I’ve been attracted to the idea of the “number of professionals helped”, in that rather than counting downloads, subscribers, contacts or any number of vanity metrics, we look at our CRM and analytics systems and all of the signals we have and define which of these contacts did we help, or in this case, educate?
Grading the students
How do we measure our success at educating these folks?
- Number of active subscribers – Subscribing is an act of trust on two counts, the first trust in that giving us their data is safe and we won’t be annoying with it and the second is that they are trusting our future content. That second point contributes to our “professionals helped” score, as we can safely assume that our current content has been helpful, which is why they trust in what we will do next.
- Engaged Visitors – Calculating this takes some work, people that put their hand up with a subscription or giving their details for a gated download is easy. But there’s a huge audience who will find our content helpful but will be relatively dark, the “lurkers”, as some might describe them, the audience we serve with our un-gated content. Web analytics tools will tell you hits and views, but of course, it would be a stretch to suggest someone visiting a web page even read it, let alone if it helped them. So, we need to develop a metric based on users and their engagement, involving dwell time, return visits, next action, and that sort of thing.

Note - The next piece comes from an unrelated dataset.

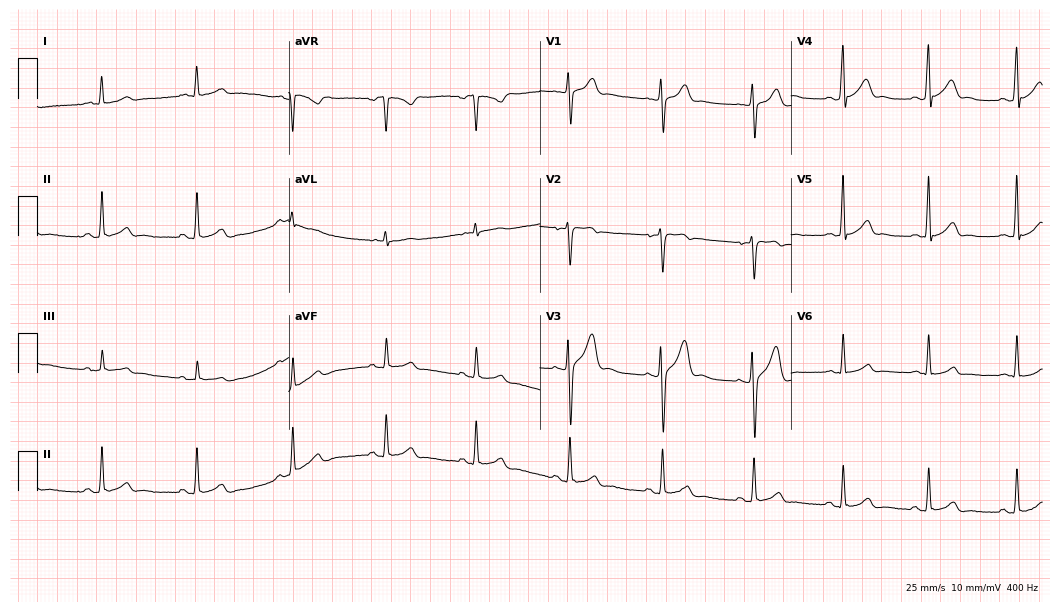
ECG — a 19-year-old man. Labelled as a normal ECG.

- Social signals – You could include followers in the same class as subscribers, although I think there is a lower level of friction to following compared to giving an email address. So, as it’s less of a commitment a “follow” is a weaker signal of trust. Therefore, “active” is the keyword here; we need to look for active social signals, those that are sharing and liking.
- Share of voice – This is the proportion of visibility and exposure we have compared to our competitors. It is typically measured as a percentage, reflecting the brand’s presence in various marketing channels such as advertising, social media, PR, and content creation.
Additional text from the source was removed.